Understand Your Triggers
What sparks harmful online behaviour?
This exercise explores the hidden steps that can lead to harmful or illegal behaviour online. We’ll look at how feelings, thinking patterns, and even your surroundings can play a role. Recognising these risks can help you spot the warning signs and avoid getting caught up in harmful online activity.
David Finkelhor’s Four Preconditions Model proposes that four conditions must be met for online offending to occur. It emphasises the sequential nature of these factors, meaning each precondition depends on the fulfillment of the one before it.
- Offender Predisposition: This refers to the offender having certain characteristics that make them more likely to offend online. It includes:
- Emotional congruence: Finding emotional satisfaction or fulfillment in online offending.
- Sexual arousal
- Blocked needs: Inability to meet emotional or sexual needs in non-abusive ways.
- Overcoming Internal Inhibitors: These are internal factors that normally prevent someone from acting on their unhealthy desires. Overcoming them could involve:
- Minimising the harm of abuse.
- Justifying the abuse through fantasies or beliefs.
- Reducing feelings of guilt or shame.
- Overcoming External Inhibitors: These are external factors that make it difficult to act carry out harmful online behaviours, such as:
- Presence of others.
- Societal norms against the harmful online activity.
- Overcoming Resistance: This refers to getting away with carrying out the harmful online behaviour.
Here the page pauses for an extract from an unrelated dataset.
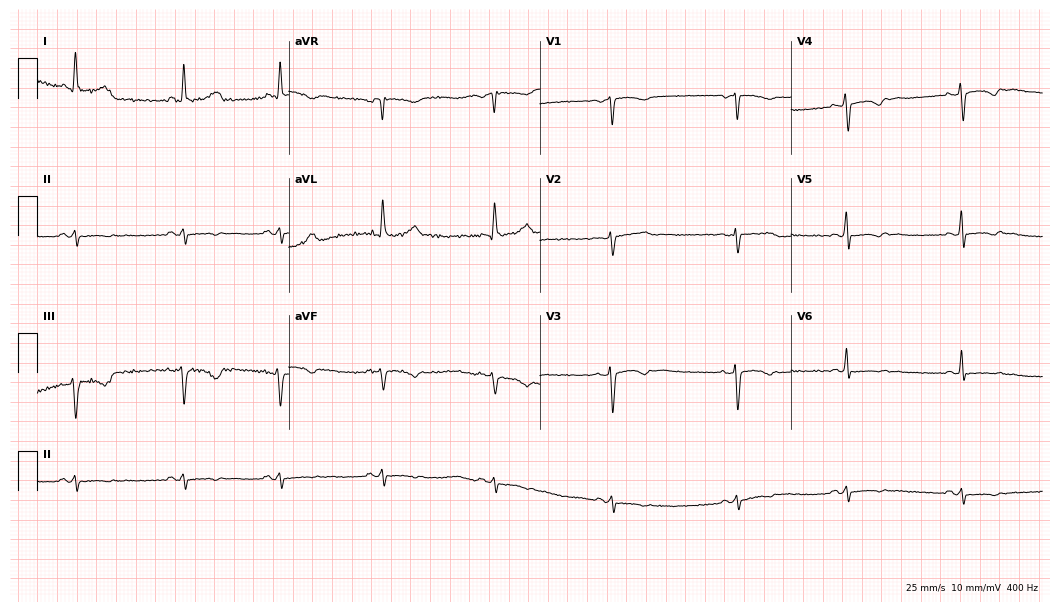
Electrocardiogram (10.2-second recording at 400 Hz), a 47-year-old woman. Of the six screened findings (first-degree AV block, right bundle branch block (RBBB), left bundle branch block (LBBB), sinus bradycardia, atrial fibrillation (AF), sinus tachycardia), none is recorded.

Here is an example of how this model can be applied, based on ‘Driving over the speed limit’.
MOTIVATION
‘Wanting to’
I really need to get to get to that meeting.
I was late last time. The boss will not be impressed if I’m late again.
Buzz of driving fast.
I love my car.
I love this road, there’s never any traffic jams.
Anxiety
OVERCOMING INTERNAL INHIBITORS
‘Conscience’
I know the speed limit is 50 mph, but there are no houses.
I’m a good driver.
Serious accidents don’t happen on roads like this.as late last time.
Look at those cars. Hardly anyone is sticking to the speed limit.
The law is wrong.
I’ve got to get to my meeting on time.
OVERCOMING EXTERNAL INHIBITORS
‘Creating Opportunity’
Check mirrors for police.
Wait for some faster cars to overtake.
Get to the straight stretch where you can see well ahead before speeding up.
ACTION
‘Doing it and getting away with it’
Put foot down on accelerator.
Slow down at bridges in case of cameras.
Drive in the inside lane when clear to try to avoid mobile camera.
Keep checking mirrors and slow down when see any white cars.
Exercise
This exercise involves you detailing the key steps you think led you towards harmful online behaviour and how that process developed. The aim is to help you to recognise the decisions you made based on your thoughts and feelings. The purpose is to identify both behavioural and emotional steps to your behaviour. Each step can include lifestyle issues e.g. increasing use of alcohol, social and emotional isolation, details of your thoughts, feelings and situations that were present at the time. Also, identify examples of trigger events.
By outlining the key steps that led you to harmful online behaviour, it should be possible to identify if and when these thoughts, feelings and situations are developing again. This is turn, will enable you to do something about it and avoid further offending by employing positive coping strategies.
Referring to the above model, identify between 5 and 8 key steps for your own harmful online behaviour. For each step, identify the SITUATION, the THOUGHTS associated with it and the accompanying FEELINGS. This should enable you to identify the decisions you made. Then detail the ACTIONS/ BEHAVIOUR you took as a consequence.